Because existing validation frameworks may be sufficient for some novel technologies but not for others, there is a need for a classification of intelligent automation systems and the best-suited validation framework for each. Table 1 provides a breakdown of the types of automated pharmacovigilance (sub-) systems, some of the underlying technologies used within them, and examples of their application to pharmacovigilance processes.
In the classification (Table 1), the term “artificial intelligence” or AI is used to describe the simulation of human intelligence processes by computer systems but excludes purely rule-based systems. AI encompasses a wide range of technologies, including ML, text recognition, NLP, and machine translation. The considerations and elements described in this paper apply to supervised learning systems, within which the training data are curated and known by the model developers and subject matter experts .
For each classification of AI systems, the availability of a validation framework is categorized as established, emergent, or eventual (Table 1). “Established” frameworks are those for which clear guidance exists to support validation efforts. With “emergent” frameworks, a foundation exists but is insufficient for demonstrating fit-for-use systems within today's regulated environment. No validation framework yet exists for “eventual” systems. The focus of our research is to propose an extended validation system for AI-based static systems.
We based our classification of automated pharmacovigilance systems in Table 1 on the main ways people typically interact with data. The primary purpose was to identify considerations for validation of automation systems. We recognize this is an evolving area, and there may be a need to define additional classes in the future.
Validation of Artificial Intelligence (AI)-Based Systems Require Considerations Beyond Those Needed for Rule-Based Systems
Compared with rule-based systems, AI-based systems do not consist of a set of pre-defined rules but generally include models derived from a training data set (e.g., supervised ML based on "ground truth") or more generalized modeling of a “human-like” capability (e.g., auto-translation, NLP).
The potential advantages of AI-based systems are that more complex associations and patterns sometimes unknown to humans can be considered by a model, resulting in greater flexibility and ability to handle variable input (e.g., NLP for the handling of unstructured text).
However, the use of AI introduces some potential challenges related to the validation of these systems (Sect. 3.2).
Validation of AI-Based Static vs. AI-Based Dynamic Systems
Dynamic systems are those in which new data (e.g., newly received ICSRs) are used to continually update the model for future data, in contrast to static systems that use batch learning techniques that generate the model by learning on the entire training data set at once. A dynamic system is referred to as “online ML” or an “online adaptive system.”
Such systems will dynamically adapt to new patterns in data and should proactively improve over time; however, they also introduce potential risks in terms of stability and performance of the model over time.

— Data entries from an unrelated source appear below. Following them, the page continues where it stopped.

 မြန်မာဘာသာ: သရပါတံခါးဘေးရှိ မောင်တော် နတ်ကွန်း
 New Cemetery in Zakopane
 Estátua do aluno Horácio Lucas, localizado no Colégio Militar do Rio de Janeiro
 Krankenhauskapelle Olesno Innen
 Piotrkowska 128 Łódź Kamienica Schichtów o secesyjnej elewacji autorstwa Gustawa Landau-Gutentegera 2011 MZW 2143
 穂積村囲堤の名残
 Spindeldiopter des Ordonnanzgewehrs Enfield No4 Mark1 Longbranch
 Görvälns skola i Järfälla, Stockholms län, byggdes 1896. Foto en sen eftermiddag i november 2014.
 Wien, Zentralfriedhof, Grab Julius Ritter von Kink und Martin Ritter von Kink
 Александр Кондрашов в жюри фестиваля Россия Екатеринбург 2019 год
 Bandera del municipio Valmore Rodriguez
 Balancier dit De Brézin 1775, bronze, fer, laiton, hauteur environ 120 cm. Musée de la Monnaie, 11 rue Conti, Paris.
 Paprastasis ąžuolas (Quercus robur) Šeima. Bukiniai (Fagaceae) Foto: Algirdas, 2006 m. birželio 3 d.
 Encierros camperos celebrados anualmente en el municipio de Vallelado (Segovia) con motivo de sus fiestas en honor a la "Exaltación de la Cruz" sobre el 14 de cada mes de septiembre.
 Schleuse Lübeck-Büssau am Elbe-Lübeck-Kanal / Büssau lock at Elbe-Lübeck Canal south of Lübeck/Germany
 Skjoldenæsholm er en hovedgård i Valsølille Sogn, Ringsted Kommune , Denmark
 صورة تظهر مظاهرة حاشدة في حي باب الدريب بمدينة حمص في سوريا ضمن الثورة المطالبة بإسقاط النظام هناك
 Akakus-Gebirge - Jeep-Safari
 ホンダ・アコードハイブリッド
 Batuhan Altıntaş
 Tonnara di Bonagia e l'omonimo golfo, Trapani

As these systems are inherently dynamic in nature, current validation and change control guidelines are no longer adequate to demonstrate consistent and reliable system performance. Moreover, some AI algorithms do not learn in a deterministic way, which adds additional validation challenges when such algorithms are not restricted to a static state. This reality will again require decisions regarding any re-validation over time.
To date, electronic systems utilized in pharmacovigilance are almost exclusively static. Dynamic systems may be used more frequently in the future when appropriate methods for timely validation of these systems become available and if the benefits of using a dynamic system outweigh the potential risks associated with these systems.